Breathing is the process that brings oxygen in the air into your lungs and moves oxygen and through your body. Our lungs remove the oxygen and pass it through our bloodstream, where it's carried off to the tissues and organs that allow us to walk, talk, and move. Our lungs also take carbon dioxide from our blood and release it into the air when we breathe out.
The sinuses are hollow spaces in the bones of your head. Small openings connect them to the nasal cavity. The sinuses help to regulate the temperature and humidity of air your breathe in, as well as to lighten the bone structure of the head and to give tone to your voice.
The nasal cavity (nose) is the best entrance for outside air into your respiratory system. The hairs that line the inside wall are part of the air-cleansing system.
Air can also enters through your oral cavity (mouth), especially if you have a mouth-breathing habit or your nasal passages may be temporarily blocked.
The adenoids are overgrown lymph tissue at the top of the throat. When your adenoids interfere with your breathing, they are sometimes removed. The lymph system, consisting of nodes (knots of cells) and connecting vessels, carries fluid throughout the body. This system helps your body resist infection by filtering out foreign matter, including germs, and producing cells (lymphocytes) to fight them.
The tonsils are lymph nodes in the wall of your pharynx. Tonsils are not an important part of the germ-fighting system of the body. If they becomehen infected, they are sometimes removed.
The ribs are bones supporting and protecting your chest cavity. They move a small amount and help the lungs to expand and contract.
The pleura are the two membranes that surround each lobe of your lungs and separate the lungs from your chest wall.
The diaphragm is the strong wall of muscle that separates your chest cavity from your abdominal cavity. By moving downward, it creates suction to draw in air and expand the lungs.

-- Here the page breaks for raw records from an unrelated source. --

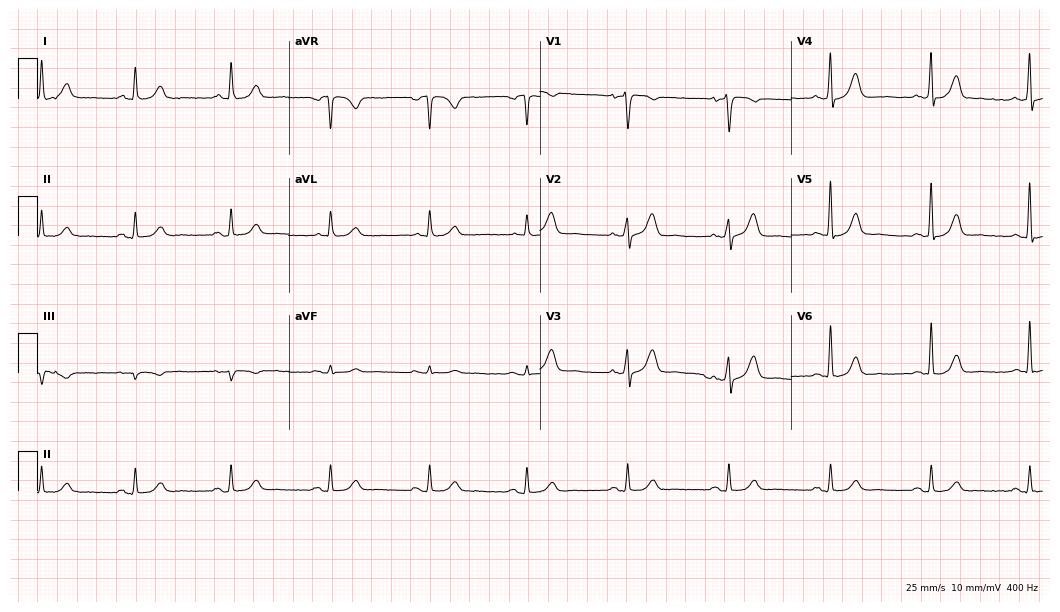
Standard 12-lead ECG recorded from a 63-year-old male (10.2-second recording at 400 Hz). None of these six findings is recorded: first-degree AV block, right bundle branch block, left bundle branch block, sinus bradycardia, atrial fibrillation, sinus tachycardia.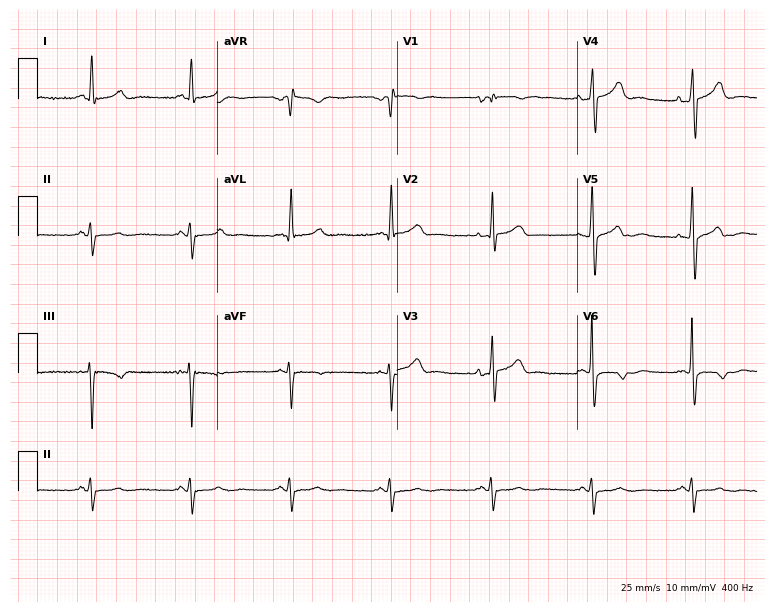
ECG — a male patient, 82 years old. Screened for six findings — first-degree AV block, right bundle branch block (RBBB), left bundle branch block (LBBB), sinus bradycardia, atrial fibrillation (AF), sinus tachycardia — none is recorded.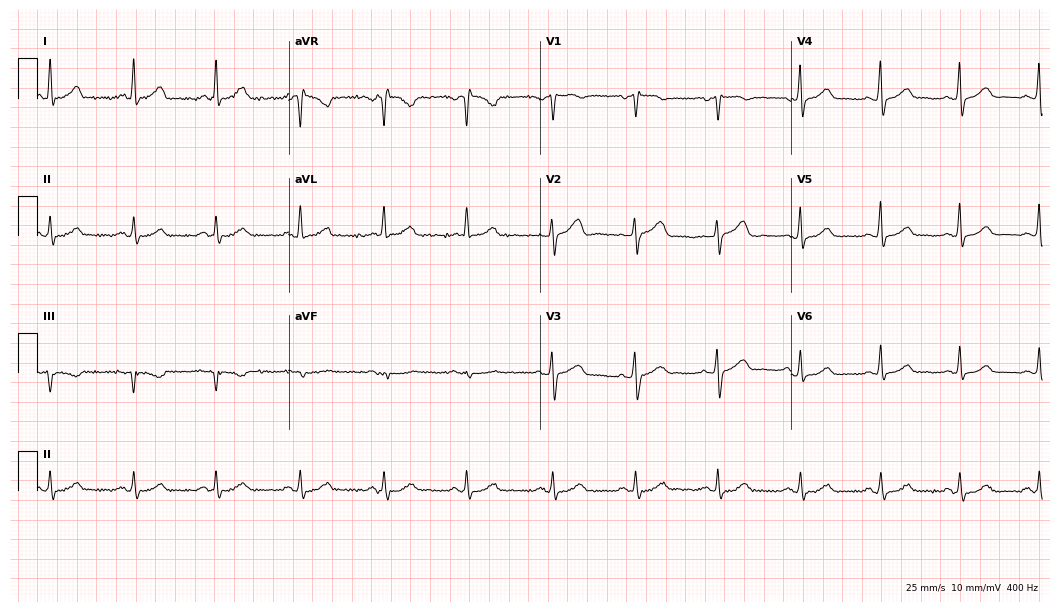
12-lead ECG from a woman, 59 years old. Labelled as a normal ECG.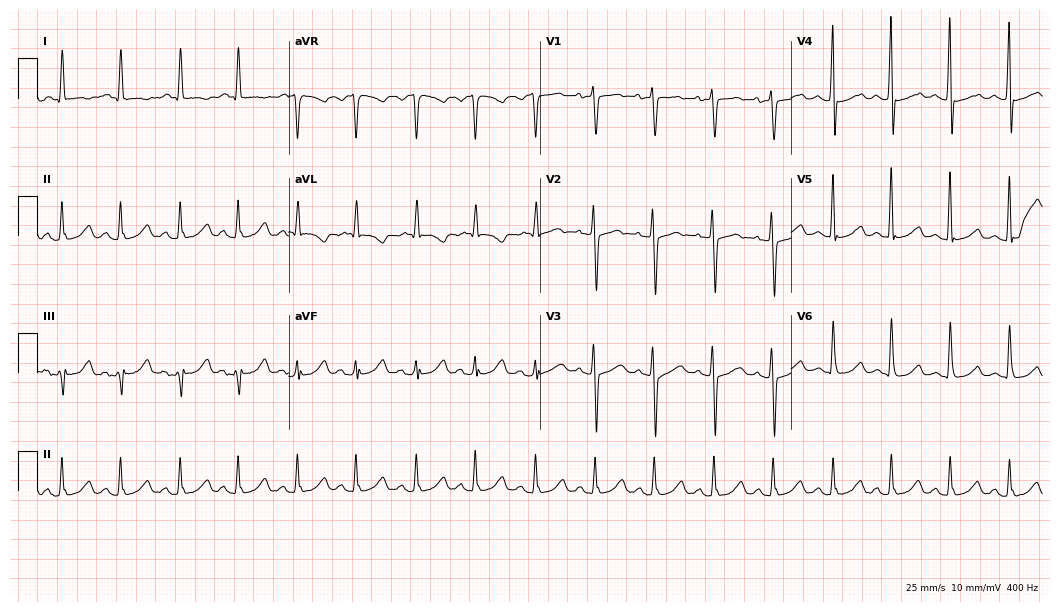
12-lead ECG from a 79-year-old woman. No first-degree AV block, right bundle branch block, left bundle branch block, sinus bradycardia, atrial fibrillation or sinus tachycardia recorded for this tracing. Findings outside these six are not listed.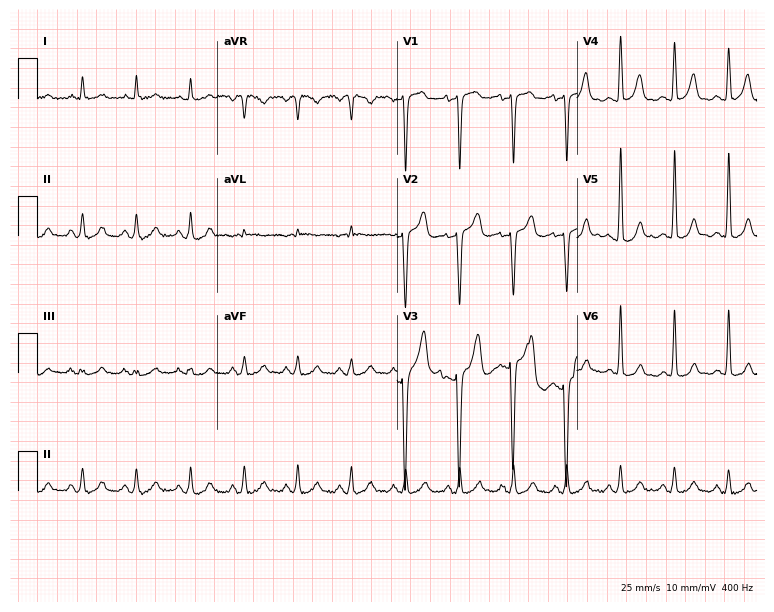
Standard 12-lead ECG recorded from a 72-year-old woman. The tracing shows sinus tachycardia (a sinus rate of 100 beats per minute or more).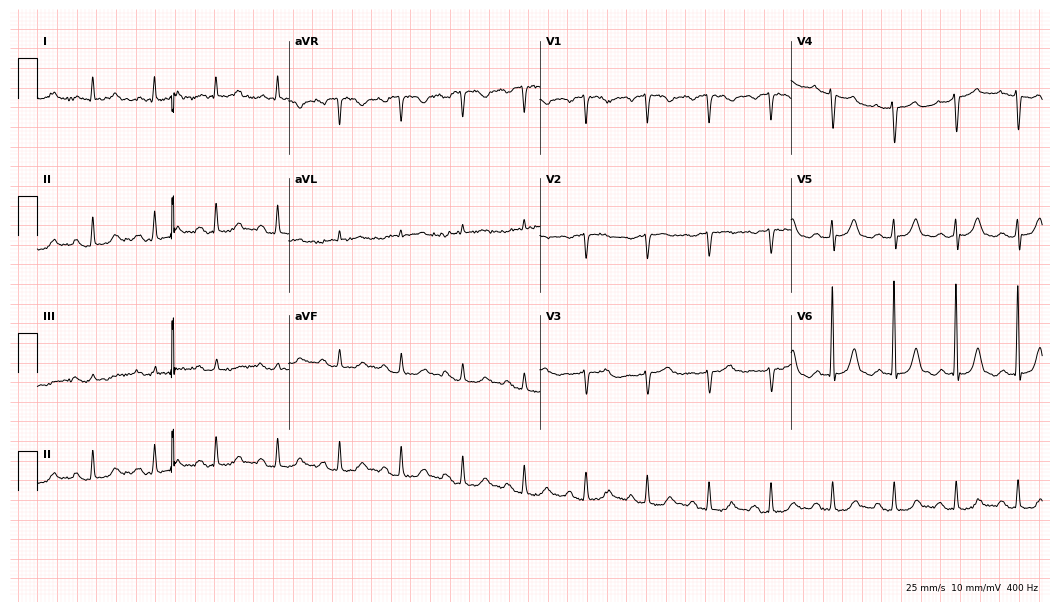
Standard 12-lead ECG recorded from an 80-year-old woman (10.2-second recording at 400 Hz). Read as a normal ECG.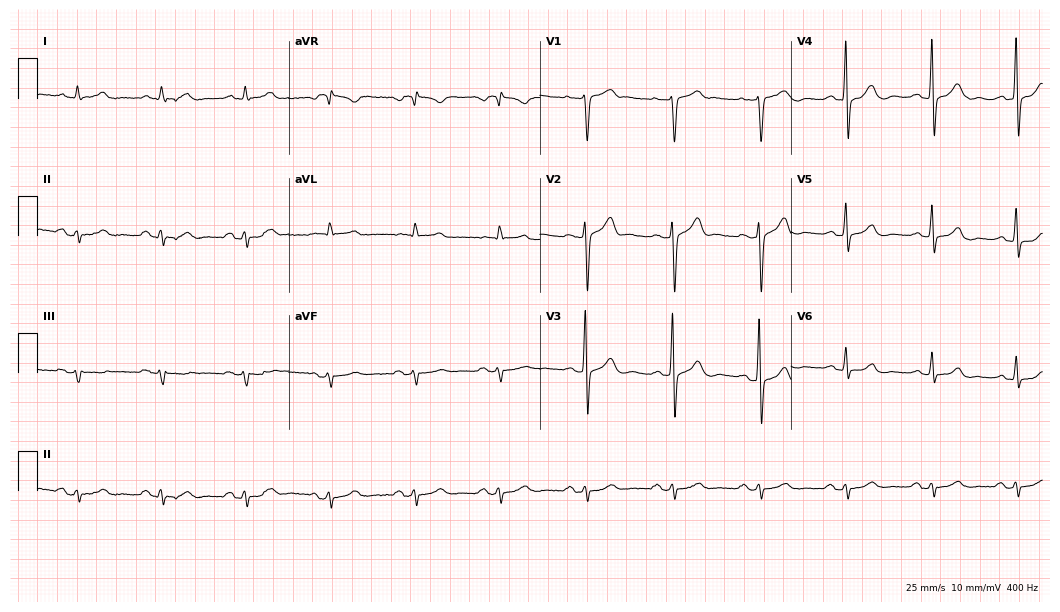
Electrocardiogram (10.2-second recording at 400 Hz), a 66-year-old male patient. Of the six screened findings (first-degree AV block, right bundle branch block, left bundle branch block, sinus bradycardia, atrial fibrillation, sinus tachycardia), none is recorded. Findings outside these six are not listed.

The pharynx (throat) collects incoming air from your nose and passes it downward to your trachea (windpipe).
The epidlottis is a flap of tissue that guards the entrance to your trachea. It closes when anything is swallowed that should go into the esophagus and stomach.
The larynx (voice box) contains your vocal cords. When moving air is breathed in and out, it creates voice sounds.
The esophagus is the passage leading from your mouth and throat to your stomach.
The trachea (windpipe) is the passage leading from your pharynx to the lungs.
The trachea divides into the two main bronchi (tubes), one for each lung. The bronchi, in turn, subdivide further into bronchioles.
The smallest section of the bronchi are called bronchioles , at the end of which are the alveoli (plural of alveolus)
The bronchial tubes are lined with cilia (like very small hairs) that have a wave-like motion. This motion carries mucus (sticky phlegm or liquid) upward and out into the throat, where it is either coughed up or swallowed. The mucus catches and holds much of the dust, germs, and other unwanted matter that has invaded your lungs. Your lungs get rid of the mucus through coughing.
The alveoli are the very small air sacs, they are the destination of air that you breathe in. Capillaries are blood vessels that are imbedded in the walls of the alveoli. Blood passes through the capillaries, brought to them by the pulmonary artery and taken away by the pulmonary vein. While in the capillaries, the blood moves carbon dioxide into the alveoli and takes up oxygen from the air in the alveoli.